- [Activity]: Below are the records; extract from them the line containing "წმ. ბარბარეს ეკლესია" to the line containing "Jaak Kaarma, endine", both lines included, exactly and with no pictures.

- [Extracted records]:
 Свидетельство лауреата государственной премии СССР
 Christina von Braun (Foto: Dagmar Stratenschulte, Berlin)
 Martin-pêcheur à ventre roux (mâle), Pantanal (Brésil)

--

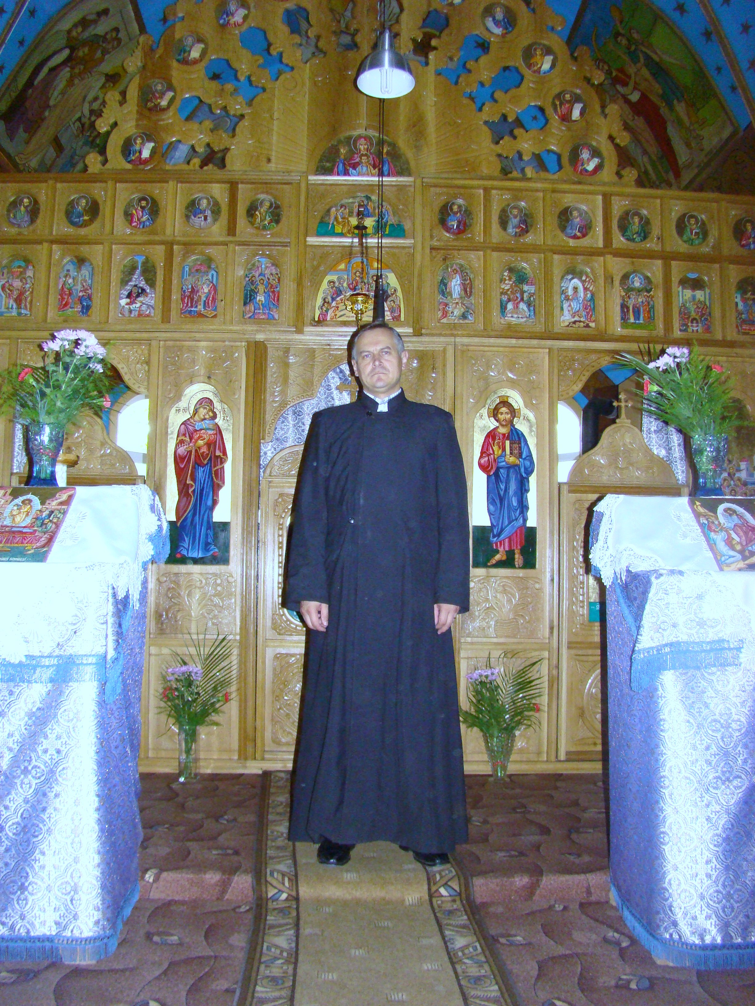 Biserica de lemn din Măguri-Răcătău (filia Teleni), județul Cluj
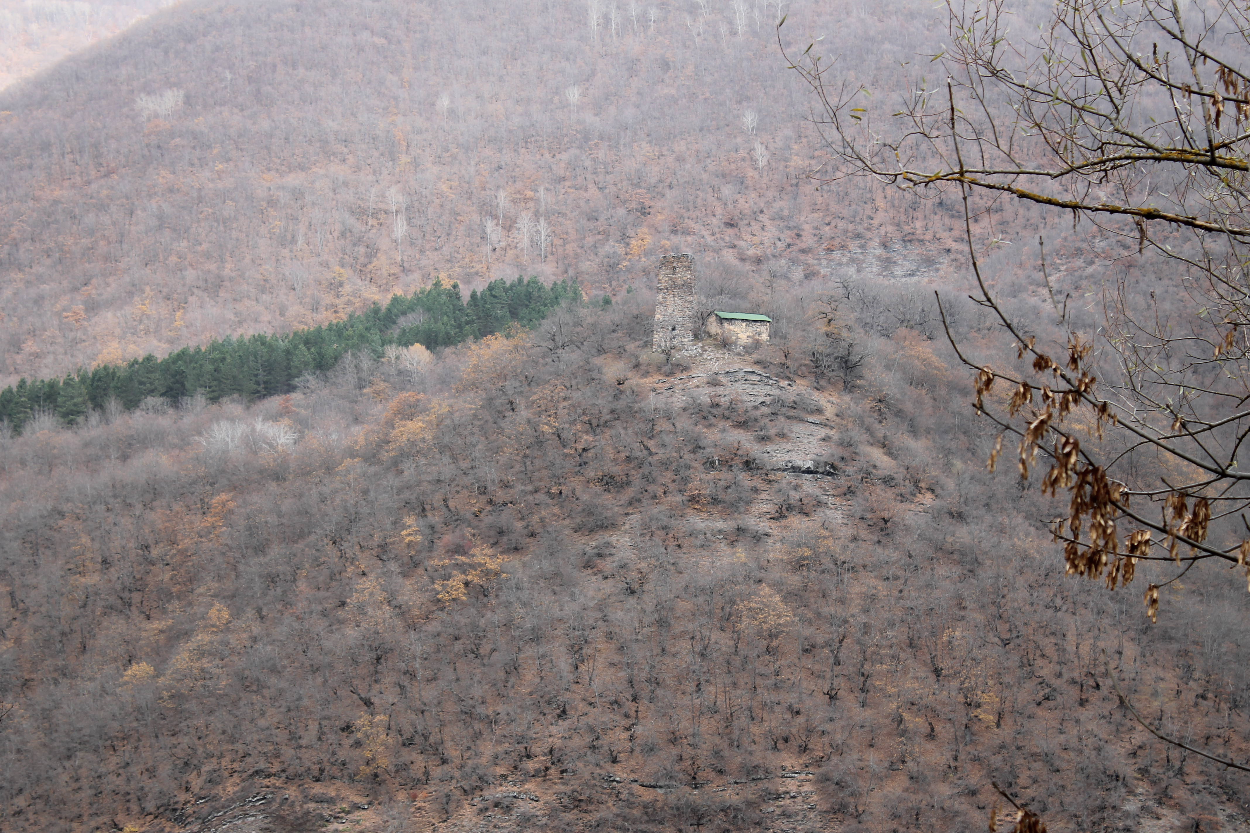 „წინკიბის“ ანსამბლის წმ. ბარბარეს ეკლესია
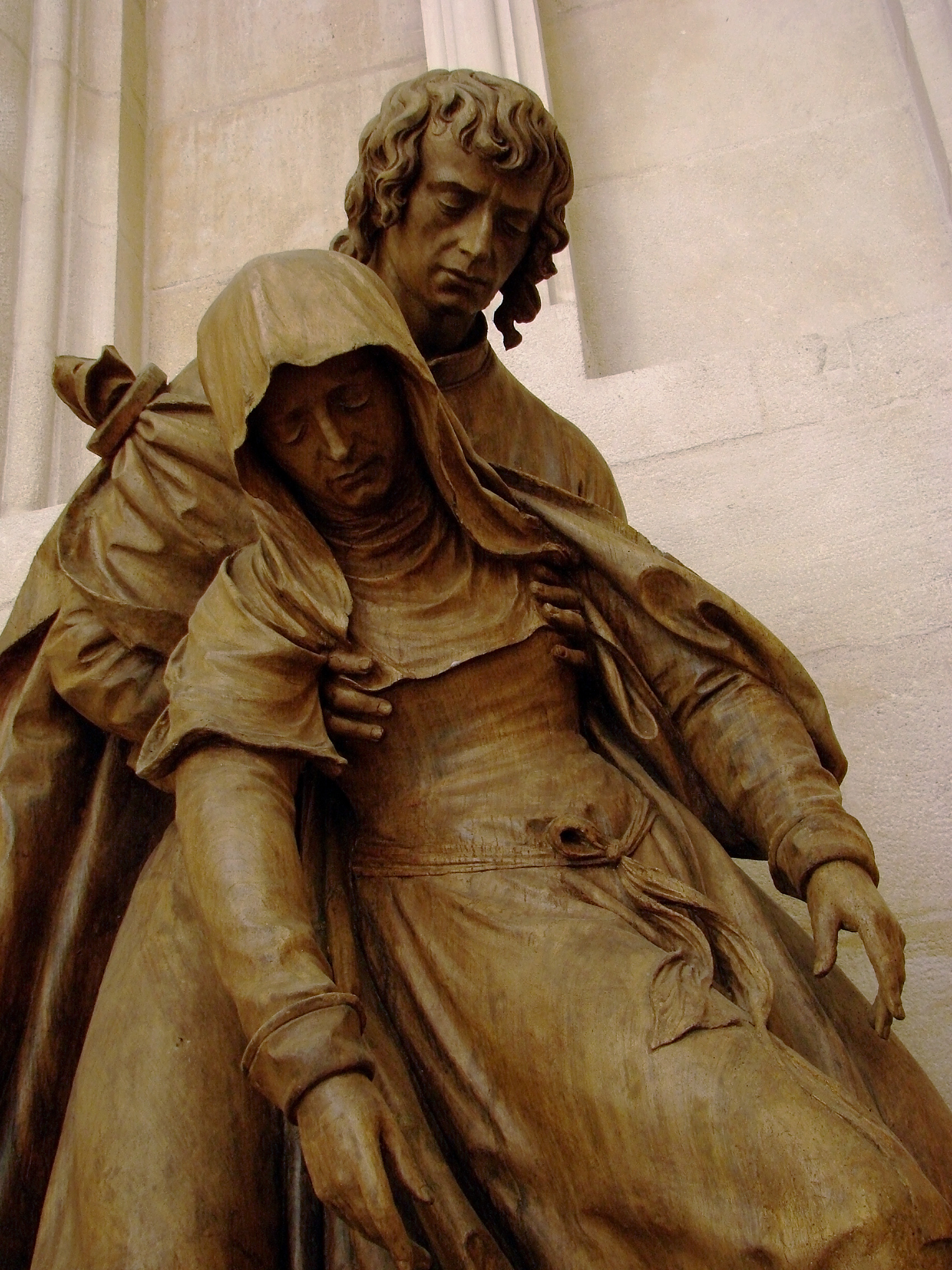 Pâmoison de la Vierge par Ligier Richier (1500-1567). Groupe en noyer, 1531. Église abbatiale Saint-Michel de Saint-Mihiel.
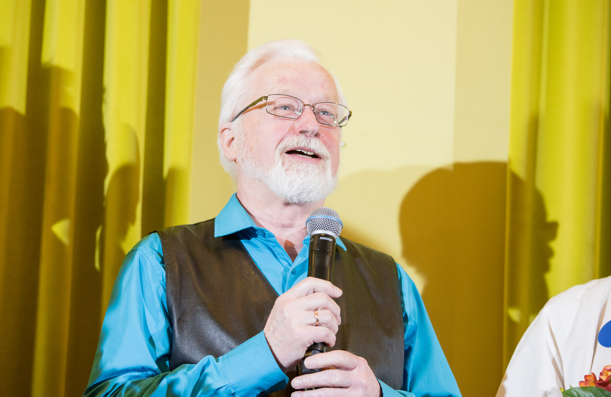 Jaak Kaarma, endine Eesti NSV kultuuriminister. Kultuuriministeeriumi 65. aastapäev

---

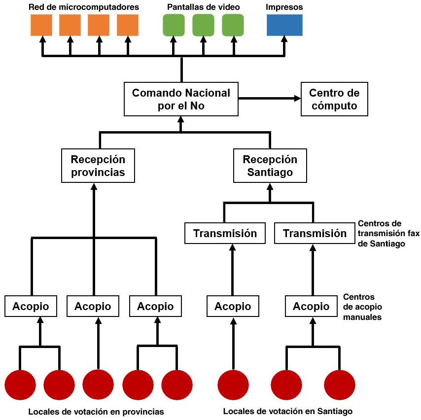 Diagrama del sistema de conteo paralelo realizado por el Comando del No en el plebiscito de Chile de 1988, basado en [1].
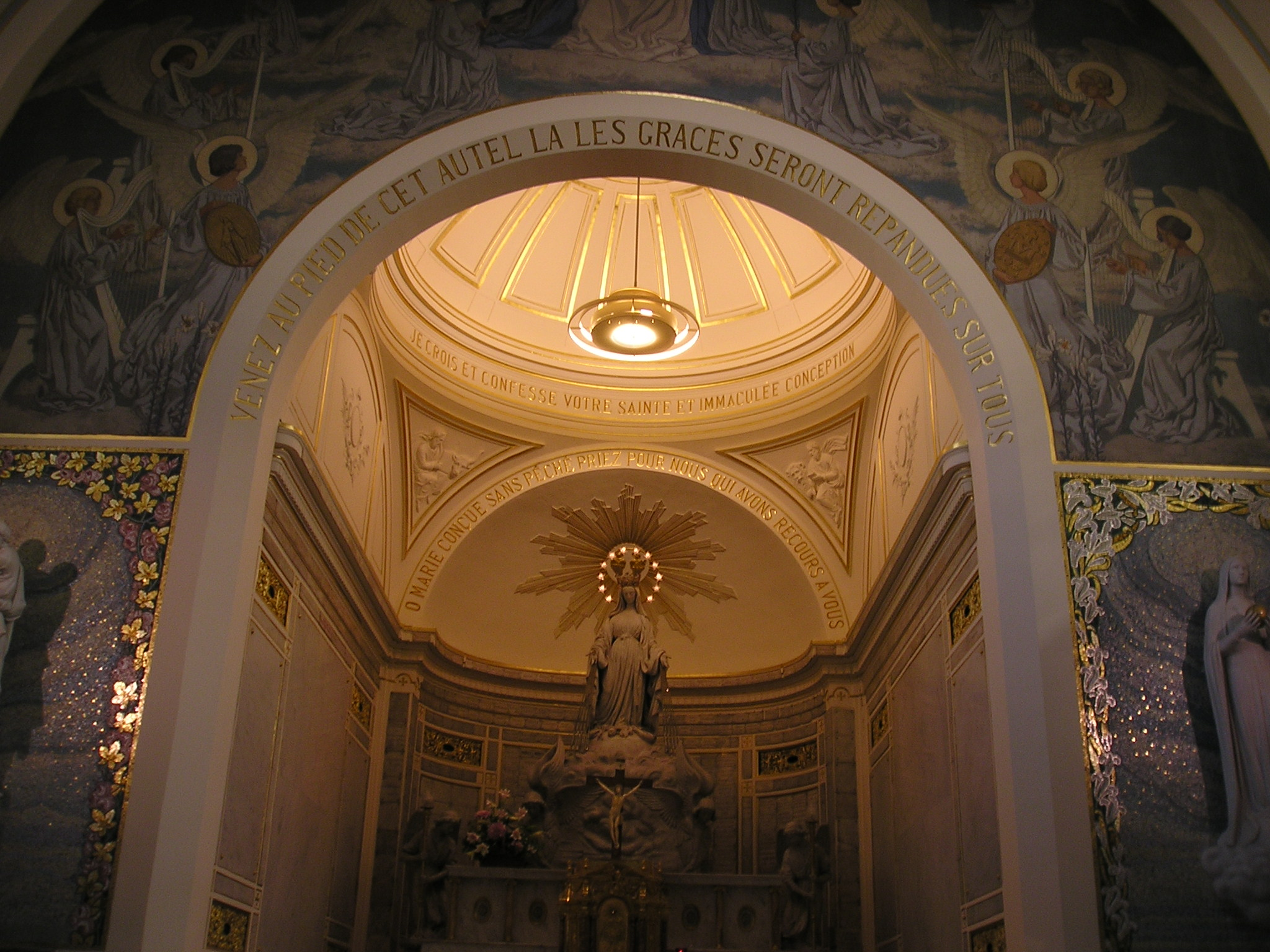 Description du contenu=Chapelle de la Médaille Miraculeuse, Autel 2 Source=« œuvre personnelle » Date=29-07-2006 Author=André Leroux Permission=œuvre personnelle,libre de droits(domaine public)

- [Answer to this exercise]:
 „წინკიბის“ ანსამბლის წმ. ბარბარეს ეკლესია
 Pâmoison de la Vierge par Ligier Richier (1500-1567). Groupe en noyer, 1531. Église abbatiale Saint-Michel de Saint-Mihiel.
 Jaak Kaarma, endine Eesti NSV kultuuriminister. Kultuuriministeeriumi 65. aastapäev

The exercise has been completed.